Lancaster. March 7th. 1800.

Dear Sir,

Believe me when I assure you, that it has not been owing to inattention or a want of the sincerest friendship that your favor of the 9th. of January has not been answered before now; but to my not having in it my power to do it in such a way as would be pleasing to you and satisfactory to myself. When I entered on the duties of my Station I found there was a great deal to do, and also to undo: tho’ a man of business all my life, I have never been so fully employed as the last three months, unless while I was Presidt. of Congress. My difficulties are nearly surmounted; I have had some boisterous gales, and have weathered the storm, but have still to watch the reptiles that are constantly nibbling the hull of the vessel under water.

I have appointed & commissioned our friend Mr; Beckley Clerk of the Mayor’s court for the city of Philadelphia, and also Clerk of the Orphans court for the county, which will amount to an Equivalent for the Clerkship of the House of Representatives, which he was unjustly deprived of by a Party, who placed Mr; Condy (married to a Sister of Mr; Joseph Hopkinson & my Neice) in his stead.

I had the best reasons, public & private, for the removal of my graceless nephew, and I am convinced sound reasons for putting Mr; Beckley in his place: It is at least countenanced by the lex talionis, Moses’s Law. I confess I should have made this change with more reluctance, were I not under a conviction that the President of the U.S. will, if not from personal regard, yet from the importunity of Messieurs Woolcot & Pickering, make ample provision for Mr; Hopkinson, who has been an indefatigable & indeed useful partizan for them all. Should this reasonable expectation prove falacious, and my nephew by proper concessions and reformation put it in my power, I may hereafter make him amends.
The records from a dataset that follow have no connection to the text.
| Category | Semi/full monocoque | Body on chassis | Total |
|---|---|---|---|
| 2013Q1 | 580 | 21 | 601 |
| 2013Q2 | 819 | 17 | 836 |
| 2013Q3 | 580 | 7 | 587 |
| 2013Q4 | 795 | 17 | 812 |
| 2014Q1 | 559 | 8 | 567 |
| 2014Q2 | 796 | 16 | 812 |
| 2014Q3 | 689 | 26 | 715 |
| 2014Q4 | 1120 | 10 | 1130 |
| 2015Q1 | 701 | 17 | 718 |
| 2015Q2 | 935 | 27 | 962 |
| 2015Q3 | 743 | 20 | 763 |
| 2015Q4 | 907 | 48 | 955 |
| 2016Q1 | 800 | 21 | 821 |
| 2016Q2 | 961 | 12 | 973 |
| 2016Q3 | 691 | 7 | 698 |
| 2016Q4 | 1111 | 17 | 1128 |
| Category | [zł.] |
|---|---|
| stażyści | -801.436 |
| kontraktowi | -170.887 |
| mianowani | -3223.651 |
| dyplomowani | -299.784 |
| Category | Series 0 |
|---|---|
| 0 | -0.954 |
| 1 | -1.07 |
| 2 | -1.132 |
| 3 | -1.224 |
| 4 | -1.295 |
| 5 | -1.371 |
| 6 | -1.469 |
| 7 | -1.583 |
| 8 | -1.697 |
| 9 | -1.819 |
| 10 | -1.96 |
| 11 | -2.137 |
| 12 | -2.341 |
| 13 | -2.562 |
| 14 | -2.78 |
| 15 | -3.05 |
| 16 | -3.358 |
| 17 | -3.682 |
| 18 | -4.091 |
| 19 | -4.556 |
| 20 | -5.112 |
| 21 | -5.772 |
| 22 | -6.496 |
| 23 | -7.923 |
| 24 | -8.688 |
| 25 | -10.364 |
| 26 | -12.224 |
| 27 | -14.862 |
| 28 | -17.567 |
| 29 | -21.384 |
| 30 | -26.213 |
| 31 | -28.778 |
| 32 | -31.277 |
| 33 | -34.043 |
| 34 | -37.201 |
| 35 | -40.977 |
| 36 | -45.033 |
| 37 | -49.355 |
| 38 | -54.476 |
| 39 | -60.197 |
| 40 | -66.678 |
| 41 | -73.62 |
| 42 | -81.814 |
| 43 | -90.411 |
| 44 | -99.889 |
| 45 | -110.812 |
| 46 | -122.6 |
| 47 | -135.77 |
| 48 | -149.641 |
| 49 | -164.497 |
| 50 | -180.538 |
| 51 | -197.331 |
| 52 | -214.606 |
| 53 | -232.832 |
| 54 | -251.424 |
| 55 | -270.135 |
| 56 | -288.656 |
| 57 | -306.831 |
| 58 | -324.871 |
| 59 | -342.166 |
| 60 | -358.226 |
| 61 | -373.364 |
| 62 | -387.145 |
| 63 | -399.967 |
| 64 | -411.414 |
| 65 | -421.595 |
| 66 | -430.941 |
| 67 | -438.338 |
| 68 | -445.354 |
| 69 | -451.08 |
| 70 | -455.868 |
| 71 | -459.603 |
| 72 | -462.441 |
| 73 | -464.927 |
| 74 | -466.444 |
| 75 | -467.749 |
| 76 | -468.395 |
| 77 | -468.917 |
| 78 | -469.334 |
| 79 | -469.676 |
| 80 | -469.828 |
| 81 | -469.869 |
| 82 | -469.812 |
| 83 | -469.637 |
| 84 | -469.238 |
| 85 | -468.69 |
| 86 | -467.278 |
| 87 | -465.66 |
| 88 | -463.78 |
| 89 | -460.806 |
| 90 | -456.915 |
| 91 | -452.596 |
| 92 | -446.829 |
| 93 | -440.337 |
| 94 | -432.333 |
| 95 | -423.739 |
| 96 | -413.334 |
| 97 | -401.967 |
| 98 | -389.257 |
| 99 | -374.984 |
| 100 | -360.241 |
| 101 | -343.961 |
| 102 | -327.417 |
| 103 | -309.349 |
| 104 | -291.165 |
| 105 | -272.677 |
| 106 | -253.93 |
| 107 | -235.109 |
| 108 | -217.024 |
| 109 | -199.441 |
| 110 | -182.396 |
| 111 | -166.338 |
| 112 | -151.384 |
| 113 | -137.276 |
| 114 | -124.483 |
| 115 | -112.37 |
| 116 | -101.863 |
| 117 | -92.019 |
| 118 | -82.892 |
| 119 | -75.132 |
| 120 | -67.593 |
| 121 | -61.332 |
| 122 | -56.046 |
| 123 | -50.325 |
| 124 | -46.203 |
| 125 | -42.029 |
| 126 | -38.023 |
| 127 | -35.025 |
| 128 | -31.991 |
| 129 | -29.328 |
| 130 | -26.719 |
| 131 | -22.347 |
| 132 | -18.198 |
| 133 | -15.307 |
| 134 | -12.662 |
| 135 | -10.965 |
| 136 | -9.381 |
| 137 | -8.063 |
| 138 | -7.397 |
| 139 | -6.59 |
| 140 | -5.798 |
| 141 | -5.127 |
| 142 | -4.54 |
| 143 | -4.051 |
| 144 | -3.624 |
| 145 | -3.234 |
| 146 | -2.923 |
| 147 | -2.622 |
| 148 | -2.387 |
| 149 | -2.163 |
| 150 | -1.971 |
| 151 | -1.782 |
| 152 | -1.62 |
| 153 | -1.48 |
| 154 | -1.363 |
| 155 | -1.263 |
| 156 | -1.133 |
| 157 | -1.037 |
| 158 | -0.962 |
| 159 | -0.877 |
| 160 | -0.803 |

Our General Assembly will make no law directing the manner of choosing Electors of President & Vice-President. The consequence will be, that I shall be obliged to call them in August, and if the two Houses do not agree, I must direct the manner by a Proclamation, which will be accompanied by an Address of the House of Representatives and nine of the Senate, out of twenty four, to their constituents. The manner will be the same that has been prescribed hitherto by the legislature of this State from the commencement of the Constitution of the United States, being nearly twelve years, and for three different Periods of election: besides this, the practice is founded on principle & solid reason, that the majority of the Freemen of each State shall choose the Electors, which cannot be the case in any other way. The Governor is, under the obligation of an oath, to see that the laws of the State shall be faithfully executed; the Constitutions of the United States & of this State1 are the supreme laws of the land, and it is my duty to have them faithfully executed, which I shall endeavor to accomplish; and I am perfectly convinced, that the Returns of the Electors, made in pursuance of the Act of Congress and under the authority of the States, cannot be controlled by any thirteen Gentlemen, selected by both Houses of Congress, or any other power whatsoever, without a manifest violation of the federal compact, which cannot nay which will not be submitted to.

I have been interrupted more than half a dozen times by Visitants, some on business, some out of respect, while I have wrote thus far. I must therefore reserve what I intended further to say, until I shall have the pleasure of seeing you, which I flatter myself will be in about a fortnight. Adieu, and believe me to be with truth & sincerity, dear Sir,

Your friend & most obedient servant

Thos M:Kean

RC (DLC); addressed: “The Honoble. Thomas Jefferson”; mistakenly endorsed by TJ as written and received on 10 Mch. and so recorded in SJL.

Removal of my graceless nephew: Joseph Hopkinson had received the clerkships, now conveyed to Beckley, after his marriage to Emily Mifflin, the only child of Governor Thomas Mifflin. Governor McKean and Francis Hopkinson, Joseph’s father, had both married daughters of Joseph and Elizabeth Rogers Borden, a prominent New Jersey family. The brothers-in-law were noted for their animosity toward one another. Jonathan W. Condy was married to McKean’s niece, Elizabeth Hopkinson. For Condy’s partisan election as clerk of the House of Representatives, see TJ to Madison, 18 May 1797. Joseph Hopkinson protested that his political opposition to McKean and the governor’s hatred of his father accounted for his removal from office (Burton A. Konkle, Joseph Hopkinson, 1770–1842, Jurist: Scholar: Inspirer of the Arts [Philadelphia, 1931], 5–6, 17, 40–6; G. S. Rowe, Thomas McKean: The Shaping of an American Republicanism [Boulder, 1978], 26, 49, 322–4).

Lex talionis: law of retribution.

1Preceding three words and ampersand interlined.